My favourite trick is to force the order of the where clause by converting it to a case statement. Instead of:
WHERE
predicate1
AND predicate2
AND....
Use this:
WHERE
case
when not predicate1 then 0
when not predicate2 then 0
when not .... then 0
else 1 end = 1
Order your predicates cheapest to most expensive, and you get an outcome which is logically the same but which SQL server doesn't get to mess around with - it has to do them in the order you say.
Can it make any difference to query optimisation to have WHERE clauses in a different order for SQL Server?
For example, would the query plan for this:
select * from table where col1 = #var1 and col2 = #var2
be different from this?:
select * from table where col2 = #var2 and col1 = #var1
Of course this is a contrived example, and I have tried more complex ones out. The query plan was the same for both, but I've always wondered whether it was worth ordering WHERE clauses such that the most specific clauses come first, in case the optimiser somehow "prunes" results and could end up being faster.

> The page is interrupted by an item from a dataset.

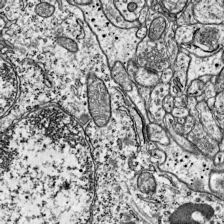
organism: Mouse
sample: Visual Cortex

This is really just a thought experiment, I'm not looking to solve a specific performance problem.
What about other RDBMS's, too?
Every modern RDBMS has a query optimizer which is responsible, among other things, of reordering the conditions. Some optimizers use pretty sophisticated statistics to do this, and they often beat human intuition about what will be a good ordering and what will not. So my guess would be: If you can definitely say "This ordering is better than the other one", so can the optimizer, and it will figure it out by itself.
Conclusion: Don't worry about such things. It is rarely worth the time.
Readability for humans should be your only goal when you determine the order of the conditions in the where clause. For example, if you have a join on two tables, A and B, write all conditions for A, then all conditions for B.
No, the query optimizer will find out anyway which index or statistics to use. I'm not entirely sure, but i even think that boolean expressions in sql is not evaluated from left to right but can be evaluated in any order by the query optimzer.
I don't think it'll make much of a difference..
What does make a difference in all the sql languages is the order in which you use sql functions.
For example:
When you do something like this:
select title, date FROM sometable WHERE to_char(date, 'DD-MM-YYYY') > "01-01-1960"
Would go slower then this:
select title, date FROM sometable WHERE date > to_char('DD-MM-YYYY', %USERVALUE%)
This is because of the number of times the function needs to be evaluated.
Also, the ordering might make a difference in case you are using nested queries. The smaller the result set of the inner query, less scanning the outer query will need to do over it.
Of course, having said that, I second what rsp said in the comment above - indexes are the main key in determining how long a query will take; if we have an index on the column, SQL Server would directly do a SEEK instead of SCANning the values and hence, the ordering would be rendered irrelevant
SQL is "declarative" so it makes no difference. You tell the DBMS what you want, it figures out the best way (subject to cost, time etc).
In .net, it would make a difference because it's procedural and executed in order.